O fato também é perturbador e inquietante. Pensemos no ex-motorista José Marcos, de 53 anos. Dizem que ele esvaziou os cofres com joias da bilionária e “cuidou” dos haveres bancários da companheira. A imagem do ex-motorista na televisão não admite essas falhas de caráter: rosto bonito, fidalgo, circunspecto, embora o olhar estivesse sempre fugindo da câmera. José Marcos assegurou que o casal não manteve, no tempo de união, relação sexual. Confessou, contudo, que dormia enlaçado com Regina. A imagem repassada na televisão foi de um conto de fadas para êxtase de Platão: um par amoroso, afetuoso e ternurante; um homem abnegado, generoso e digno do comercial de um condomínio de luxo ou de um creme para rejuvenescimento. Estas foram as representações, entre muitas, vendidas para uma sociedade ávida por histórias pedregosas.

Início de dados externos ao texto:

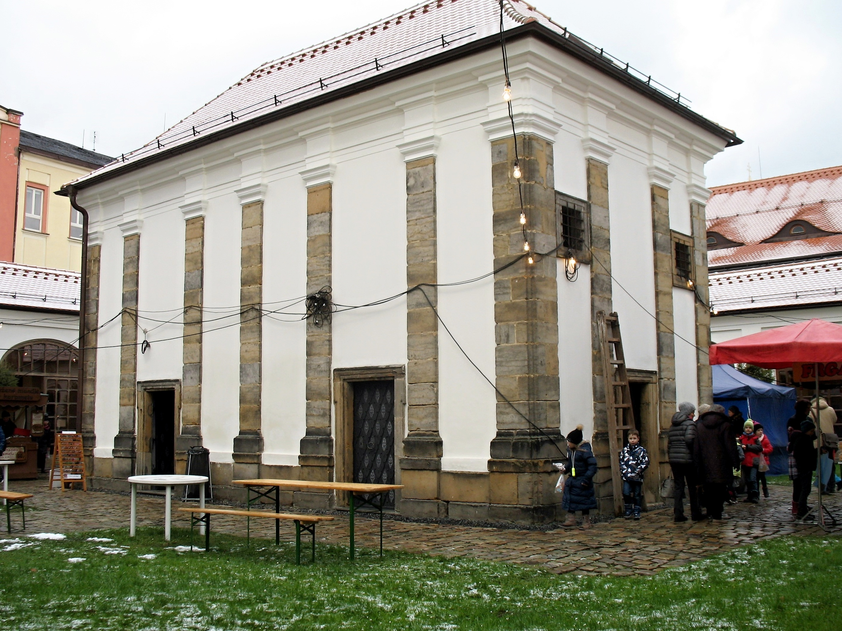 Loreta v areálu augustiniánského kláštera v České Lípě je součástí tradičních vánočních trhů

Admiti, por impulso, que a idosa pode ter se rebelado com o jejum sexual e optou por uma guinada de 180º - vestiu uma roupa de grife, sentou na acolchoada cadeira do salão do apartamento de luxo e ficou a sacar da memória as experiências jubilosas do passado. Descobre, de pronto, que o amor é quase uma sentença carente de renovação, esperança e epifania.
A televisão jogou com duas imagens antagônicas: a de Madonna e a de Regina. Na primeira, havia um público desfeito em emoção e lágrimas, esquecido da sua vidinha prosaica ou vulgar; uma multidão malcontente com o distanciamento da mulher impudica; uma plateia insaciável pelo espetáculo lascivo de masturbação e sodomia. Tudo mais invasivo e perverso do que as imagens da cidade contida no Livro bíblico do Gênesis. O capitalismo, a sociedade do espetáculo, o luto, a melancolia (Freud), os amores líquidos (Zygmunt Bauman), o niilismo (Nietzsche) e o narcisismo são referenciais para onde se volta a bússola substantiva do homem na direção dos valores que estão sendo estilhaçados ao longo do tempo.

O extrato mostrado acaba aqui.